Odds are its just from his diet. Keep the water clean and change up his food. He may not take to it for a cpl of days but he will eat when he's hungry. No worries yet.


----------



## starrfish71 (Jul 6, 2005)

Most likely what happened is the block of tubifex worms polluted the water- raised the nitrates, and that is why he was pale and sickly, and recovered so well as soon as you changed the water. Blood worms are great food for bettas, and I would recommend a betta formula pellet, like Hikari, for maintenance. you should feed him no more than every other day, and you should try to only feed him an "eyeball" size portion (his eyeball, not yours) If you have him in an unfiltered bowl you need to change the water every 2 to 3 days. Remember that water temperature and pH will affect him every time you change water, so the best habit to get into is fill a "fish" bucket with the gallon or so you need for the change, let it sit to room temp (about 20-30 minutes) and add whatever water conditioners you use, plus FW salt, and when the temp is right, switch him over.
Bettas natural life span is about three years, and when they arrive at pet stores the are GENERALLY between 6mos and a year old. they come from "Siam" (or Asia), and live in rice patties there, which are actually somewhat brackish, and they naturally define themselves a small territory that they defend to the death, so, living in a small bowl is actually acceptable for these guys.


----------



## mlefev (Apr 19, 2005)

I figured the tubifex was a culprit in all of it...and yes he snapped back quickly after I got him into fresh water...probably in about 40 minutes. I am changing the water partially daily because it looks a little cloudy toward the evening. I think part of that might be that I'm living so close to the coast...I can actually taste salt on my lips when the wind is blowing my direction...I've been using the tap water and adding Aqua Plus for the conditioner (not with him in it of course).
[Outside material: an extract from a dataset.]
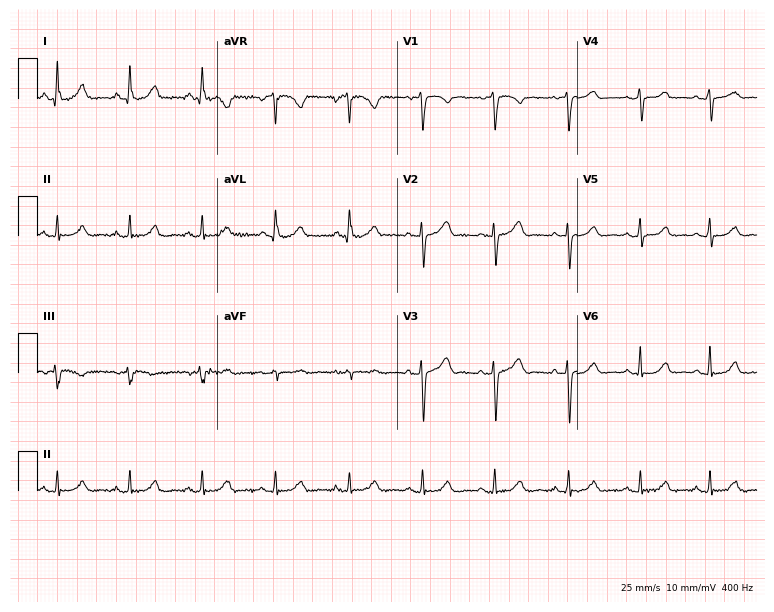
Resting 12-lead electrocardiogram (7.3-second recording at 400 Hz). Patient: a 43-year-old woman. Read as a normal ECG.

I had my other Betta in a 10 gallon tank, but when he died (wahhhhh) I ended up putting some little tropical fish in it. When I saw how friendly this guy was at the store, I had to get him. He had a hearty appetite from day one unlike my other betta, so I think he's a lot healthier in general.
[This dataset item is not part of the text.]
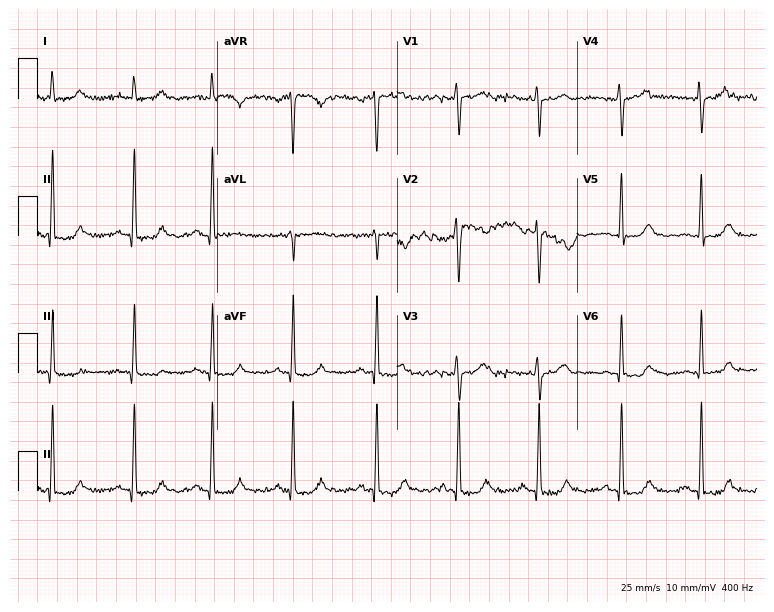
12-lead ECG from a woman, 35 years old. No first-degree AV block, right bundle branch block, left bundle branch block, sinus bradycardia, atrial fibrillation or sinus tachycardia recorded for this tracing. Findings outside these six are not listed.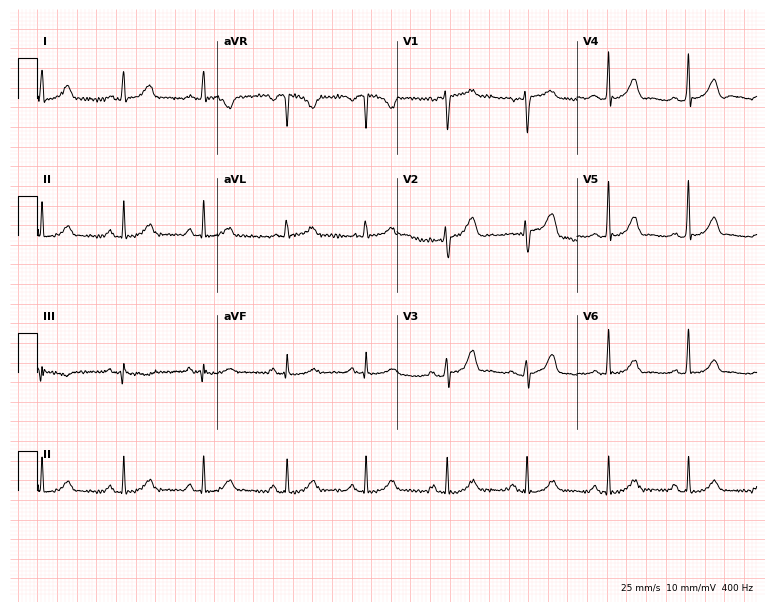
ECG (7.3-second recording at 400 Hz) — a 40-year-old woman. Labelled as a normal ECG.

From your feeding reccommendation, I think I may be feeding him too much. I've been giving him 3 worms in the morning and evening every day...he never stopped acting hungry so I thought he needed it. Plus it's adorable to see him eat from my hand. I'll try to back it off and find some pellets for him too. I had betta bites, but I lost the container when I moved 


Thanks for the advice...and yes fishfreaks, I thought he was really pretty too. I wish I had a better camera so you guys really could see him. He has red on the fins that hang down striped with the metallic blue.


----------



## starrfish71 (Jul 6, 2005)

the cloudiness is probably a build up of ammonia,(or nitrates from any left over food) which would occur if he is pooping frequently, which he will do more often if you are feeding him frequently  
he will ALWAYS be hungry. It is the nature of the fish. If you get him on a regular feeding schedule, with the sometimes treat of bloodworms, and he maintains his weight, he's getting enough food. Most bettas end up overweight because they look so 'pitiful', like the 25lb cat that acts as if it is starving to death.


----------



## mlefev (Apr 19, 2005)

LOL. I had to move the container of bloodworms off the counter today. I came in and noticed he was staring at it. Whenever I moved it, he'd move over to that side of the bowl and start looking at it. And they say fish are stupid...I think not.


----------